In a glass case, he noticed some wax cylinders, a letter signed by Blaise Cendrars and some Egyptian and Greek antiquities. There was also a statue measuring about a meter high.
“It’s a marble kouros.”
It was smiling into eternity, its lips raised at the corners of a stone mouth.
“It’s from the end of the archaic period. It’s magnificent. There are many museums that envy us.”
“The line is simple, but perfect. It looks like the Rampin Horseman.”
“Are you a connoisseur, Michel?”
“An old memory from history at university. I loved Greek art.”
“Oh, I see …”
She drew nearer to him, as though seeking greater closeness.
“Would you like another glass of Muscat?”
“Yes please,” he replied, without taking his eyes off the kouros.
“Come and sit down. Laura will bring us the necessary.”
She sat down in an armchair and crossed her legs. Slightly embarrassed by her stare, which never left him, the Baron sat down opposite her.
“Why did you join the police, Michel?”
“It’s funny. Every time I trot out the little culture I possess, I’m asked the same question.”
“That’s fair enough, isn’t?”
“Yes, perhaps …”
“But you still haven’t answered.”
“Because I come from a poor neighborhood in Marseille, and I didn’t have much choice.”
“I think we always have a choice.”
“Maybe. But you may have to be more courageous than I am.”
“It isn’t a question of courage. But why did you stay?”
It was an ordinary question, but it took him unawares.
“Perhaps because of a girl who looked strangely like you.”
“Could you explain?”
“I can’t.”
“She’s dead, isn’t she?”
Laura arrived carrying a tray with two glasses of Muscat. De Palma took one, and took his chance to stand up.
“She’s dead and you never found her killer. Am I right?”
“I … I’d rather not talk about it. If you don’t mind.”
“I quite understand. Come on, I’ll show you something.”
At the far end of the room, there was an art deco-style table with curved legs, on which Ingrid had placed a whole pile of papers and photographs.
The photographs were shots of the Camargue. De Palma saw lagoons that disappeared over the horizon in the light of dawn or dusk. There were also some shots of birds: raptors, herons, and other species he did not know.

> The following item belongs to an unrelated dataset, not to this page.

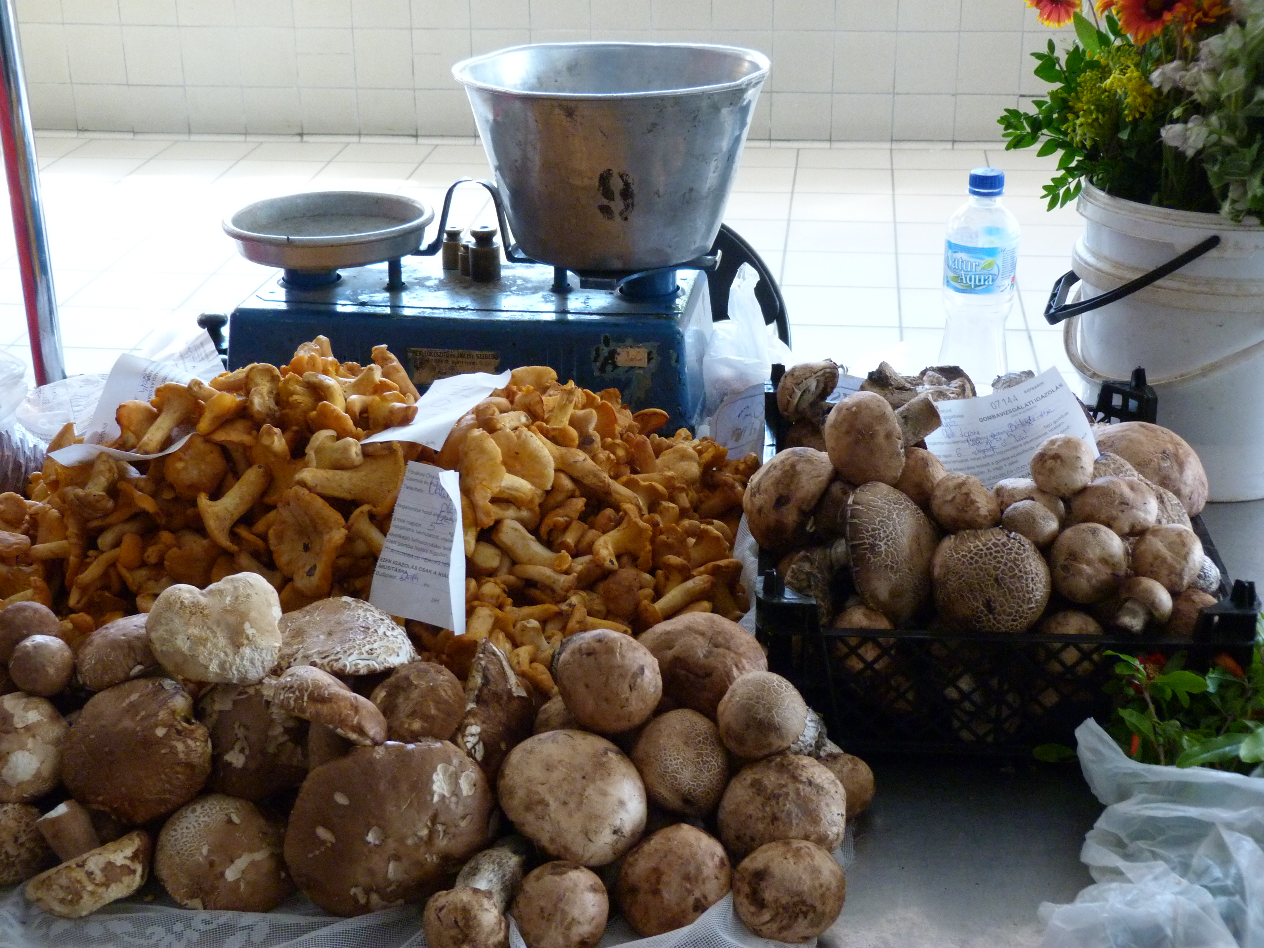 Sárga rókagomba a Nagycsarnokban. A felvétel 2014. június 13-án készült

He paused over some photographs of large white birds.
“They’re white spoonbills. The last pictures he took, as far as I know. Laura went to fetch them from Tarascon today.”
“They’re magnificent.”
“Yes they are, aren’t they?”
“Did the photographer say which day your husband dropped the film off?”

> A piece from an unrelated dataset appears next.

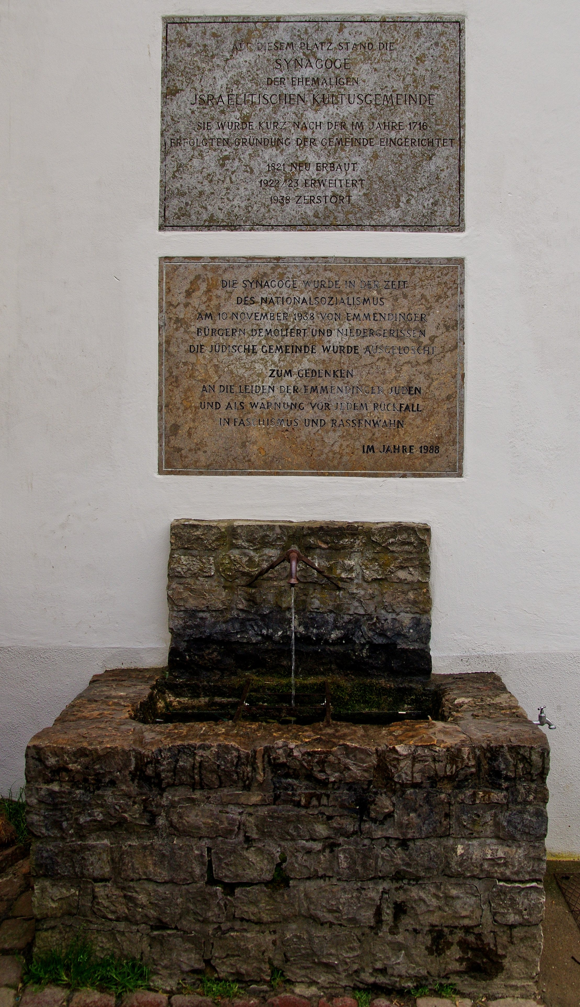 Erinnerungstafeln an die Synagoge und die Judenvertreibung in Emmendingen

“The day he disappeared. June 24. I thought that might tell you things.”
“And you’re quite right. So we’re now sure that he vanished on the 24th. What are these documents?”
“They’re notes he left in his car. The police didn’t take them away.”
De Palma read:
1—La Capelière. At the far end of the large meadow? Turn left then right toward the dead tree in the water. Ten meters to the left. In the coppice.

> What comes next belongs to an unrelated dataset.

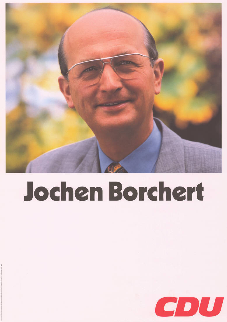 Jochen Borchert CDU Abbildung: Porträtfoto Plakatart: Kandidaten-/Personenplakat mit Porträt Auftraggeber: CDU-Bundesgeschäftsstelle, Hauptabteilung Öffentlichkeitsarbeit, Konrad-Adenauer-Haus, Bonn Drucker_Druckart_Druckort: Greven & Bechtold GmbH Objekt-Signatur: 10-031 : 878 Bestand: CDU-Plakate (10-031) GliederungBestand10-18: Personenplakate Lizenz: KAS/ACDP 10-031 : 878 CC-BY-SA 3.0 DE

2—From the guardian’s hut, toward the marsh.
“They look like directions, don’t they, Michel?”
“One of them gives the exact place where he was found.”
“I hadn’t noticed that.”
On another piece of paper, which was folded in four, Steinert had written:
Rush hut number 2, well hidden after the reed bed. A good place for sunrise. Mention it to Christophe.
“Did your husband often make notes like this?”
“All the time. His memory wasn’t very good, he was always forgetting things, so he kept notes.”
“Do you know this Christophe?”
“It’s Texeira, the director of the reserve. We’ve met once or twice.”
She put the photographs back into their envelope.
“There, that’s all I wanted to show you. The rest is just snippets of his existence, nothing of any great interest.”
“In a life, everything is of interest.”
She stared at him with a little girl’s eyes.
“Come on, Michel. Let’s have some of that famous pistou soup. We’ll talk about something cheerful. William wouldn’t have liked us to be sad.”